And this is in part what Jesus was getting at when he told Pilate that his kingdom “is not from the world.” His kingdom is not a kingdom of one power dominating all other powers. No, his kingdom is a kingdom based on truth — and here we must understand truth not just as a collection of all things that are true, a collection of facts, but rather as something about the ultimate reality of all that is — something about the being of God rather than merely the power of God. It is not so much that God is in control of things, a power working over other powers, but that God is the source of all life and light and power that any thing has.
This is what is meant when John the Divine reports, a few chapters on from today’s passage, that the heavenly creatures sing out: “Splendor and honor and kingly power are yours by right, O Lord our God, for you created everything that is, and by your will they were created and have their being.” The kingly power of God is not that of an invading general conquering someone else’s territory; it is the gracious authority of the one who holds all things by right, not by compulsion.

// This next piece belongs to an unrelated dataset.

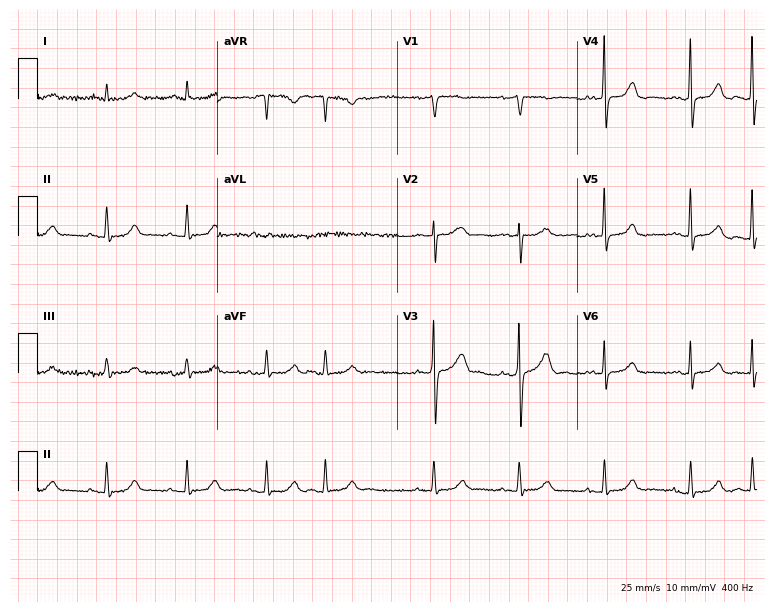
Electrocardiogram, a male patient, 77 years old. Of the six screened findings (first-degree AV block, right bundle branch block, left bundle branch block, sinus bradycardia, atrial fibrillation, sinus tachycardia), none is recorded. Other findings, if any, are not listed.

For God is not only the creator of all that is, but the sustainer of it: were God to withdraw his loving care from the universe for an instant, were God to turn his gaze away or blink his all-seeing eye, all that is would simply cease to be — for God is the ground of all being, the source and sustainer of all that is, all things being created and sustained by the left and the right hands of reason and love.
This can help us understand on the one hand the nature of God’s creative reason — for he is the Word of Truth, the truth of everything that is. God is not simply reasonable in the sense of being intelligible or logical — God is the very basis of what makes Reason what it is — why cause follows effect and one and one make two. God is not just the Great Because; God is the Great Why.
But above all, and on the other hand, and again as John reminds us again and again, God is love — not just the love of affection and friendship and fellowship, not even just as the most loving being — but as the sustaining cause and end and purpose of all love. God is not a king who rules by the threat of power, but a lover who empowers us by the gift of love.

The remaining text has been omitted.